Modeling and Prediction of Outcome for the Superovulation Stage in In-Vitro Fertilization(IVF)
|Yenkie KM1,2, Diwekar UM1,2* and Bhalerao V3|
|1Department of Bioengineering, University of Illinois, Chicago, IL 60607, USA|
|2Center for Uncertain Systems: Tools for Optimization & Management (CUSTOM), Vishwamitra Research Institute, Clarendon Hills, IL 60514, USA|
|3Jijamata Hospital, Nanded, Maharashtra, India|
|*Corresponding Author :||Urmila M Diwekar
Center for Uncertain Systems: Tools for Optimization & Management (CUSTOM)
Vishwamitra Research Institute, Clarendon Hills, IL 60514, USA
E-mail: [email protected]
|Received January 29, 2014; Accepted April 27, 2014; Published April 27, 2014|
|Citation: Yenkie KM, Diwekar UM, Bhalerao V (2014) Modeling and Prediction of Outcome for the Superovulation Stage in In-Vitro Fertilization (IVF). J Fertil In Vitro IVF Worldw Reprod Med Genet Stem Cell Biol 2:122. doi: 10.4172/jfiv.1000122|
|Copyright: © 2014 Yenkie KM, et al. This is an open-access article distributed under the terms of the Creative Commons Attribution License, which permits unrestricted use, distribution, and reproduction in any medium, provided the original author and source are credited.|
Background: IVF is divided into four stages: superovulation, egg-retrieval, fertilization and embryo transfer. The superovulation stage has specific protocols which include daily injections of hormones, decided by regular monitoring and testing involving cost intensive methods like ultrasound, to enable multiple ovulations per menstrual cycle. However, there is a lack of systematic planning and hormonal dosage prediction for successful superovulation using apriori information.

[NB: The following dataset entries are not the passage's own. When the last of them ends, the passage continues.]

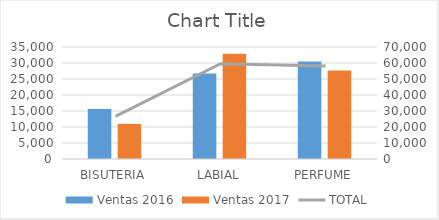
| Category | Ventas 2016 | Ventas 2017 |
|---|---|---|
| BISUTERIA | 15618 | 10968 |
| LABIAL | 26726 | 32870 |
| PERFUME | 30458 | 27620 |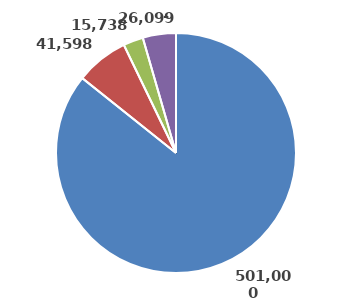
| Category | Series 0 |
|---|---|
| Neučinkovitost | 501000 |
| Bolovanja | 41597.92 |
| Fluktuacija | 15737.5 |
| Ozljede na radu | 26098.55 |
| Štrajkovi | 0 |

Methods: This work aims at developing a systematic outcome projection method for superovulation based on initial observations in an IVF cycle. The information about the size range and number of follicles was transformed to moment based information using the mathematical approach from crystallization literature. The follicle growth was modeled as a function of injected hormones and the properties of the follicles were represented in terms of moments. The model parameters were estimated using the data obtained from initial two days of observation. This information was used to project the follicle size distribution for the remaining cycle days.
Results and Conclusion: The model assumptions and its correlation to batch crystallization prove promising on comparison of the simulated follicle size and number to the observed data for the patients. The model prediction accuracy is determined by the statistical analysis of clinical data available for 50 superovulation cycles. Thus, it can act as an indicator for the success or failure of the ongoing superovulation stage in the IVF cycle and the decision whether to continue with the procedure or abandon it and start from donor eggs can be made, thus saving treatment cost and time on unsuccessful attempts.